As described above, according to the present invention, it is possible to provide a non-contact type shape measuring method having the following effects. That is, an interference fringe is formed by irradiating light to a minute region of the measurement target surface, and scanning on the measurement target surface obtains a surface shape obtained from the interference fringe and a continuous state between the minute regions,
Based on this, the three-dimensional shape of the measurement target surface can be measured. Since a spherical wave is used as irradiation light on the surface to be measured, a point (a minute surface) perpendicular to the traveling direction of light exists in the irradiation surface. Therefore, by utilizing this, precise measurement can be performed by a device having a simple structure.

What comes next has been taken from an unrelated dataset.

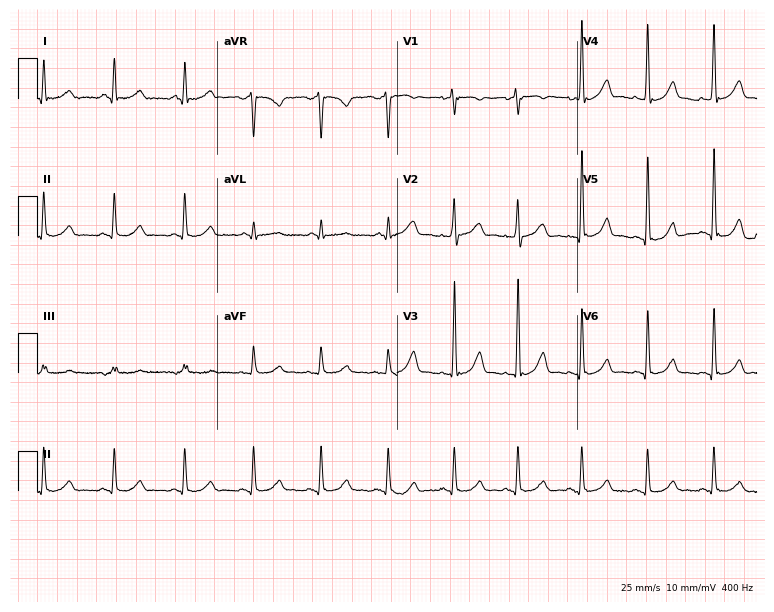
Standard 12-lead ECG recorded from a 52-year-old man. Read as a normal ECG.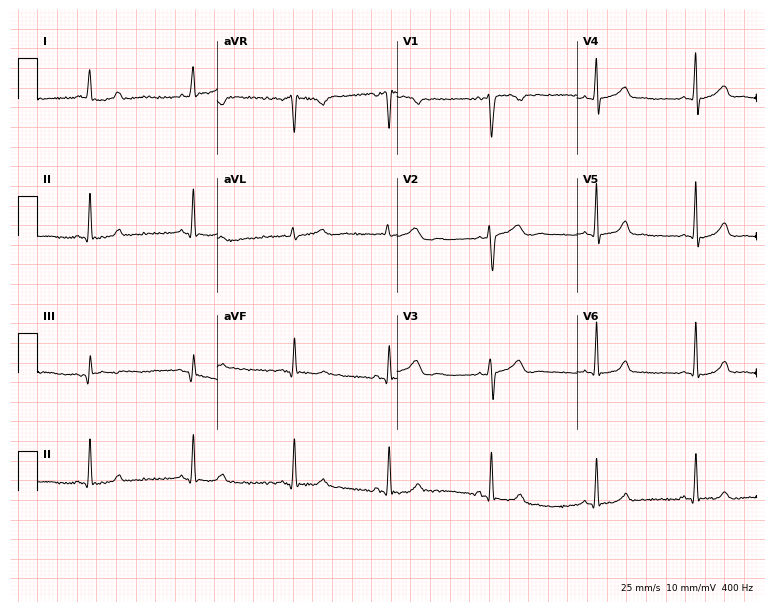
ECG — a female, 17 years old. Screened for six findings — first-degree AV block, right bundle branch block, left bundle branch block, sinus bradycardia, atrial fibrillation, sinus tachycardia — none is recorded.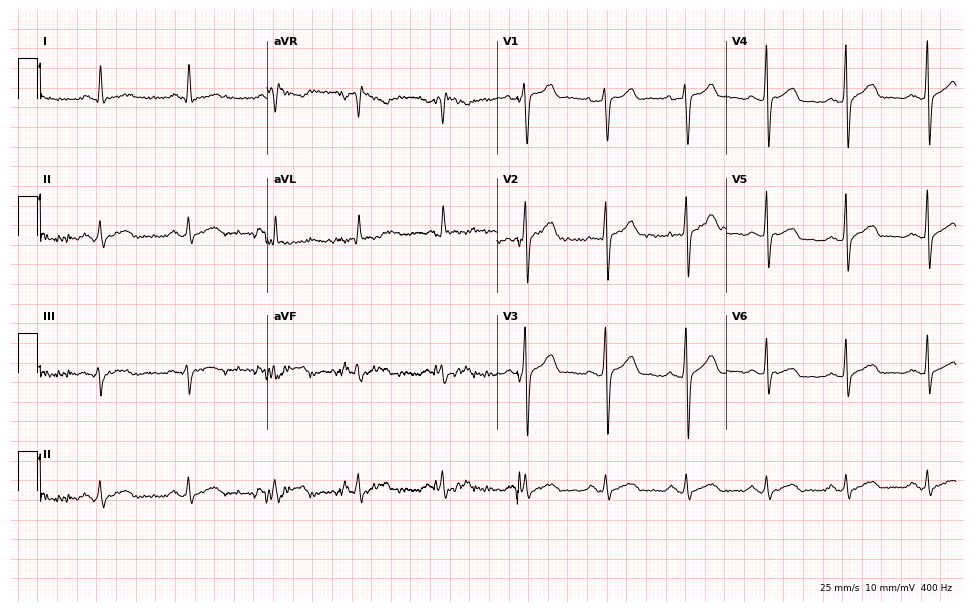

[Brief description of the drawings]

FIG. 1 is a schematic view of an apparatus used to carry out the method of the present invention.

FIG. 2 is a perspective view showing one embodiment of the present invention.

[Explanation of symbols]

 DESCRIPTION OF SYMBOLS 1 XYZ stage 2 Laser light source 3 CCD camera 4 Support device B Beam splitter L1, L2, L3 Condensing lens M Reference mirror P Filter

 ──────────────────────────────────────────────────続 き Continued on the front page F term (reference) 2F064 AA09 BB01 BB03 FF01 GG12 GG22 GG41 HH03 HH08 JJ01 2F065 AA51 BB05 BB16 CC21 CC22 FF51 FF67 GG04 JJ03 JJ26 LL04 LL10 LL12 LL21 Q12 SS13

Claims (1)

[Claims] 1. A light emitted from a light source for measurement is radiated to a surface to be measured as a spherical wave, and a light from the light source is radiated to a reference surface, and interference formed by light reflected on each surface. Obtain the phase distribution of the reflected light from the fringes, calculate the surface shape of the interference fringe formation region on the measurement target surface based on the phase distribution, slightly change the irradiation position of the spherical wave on the measurement target surface by a known amount, Similarly, from the interference fringes in the case, calculate the surface shape of the interference fringe formation region on the measurement target surface,
Further, the continuous state of the previously obtained surface shape and the subsequently obtained surface shape is calculated based on the known amount, and the movement of the known amount and the calculation of the surface shape and the continuous state of the interference fringe formation region are repeatedly performed to measure the object. A non-contact shape measurement method, characterized by determining a shape of a surface.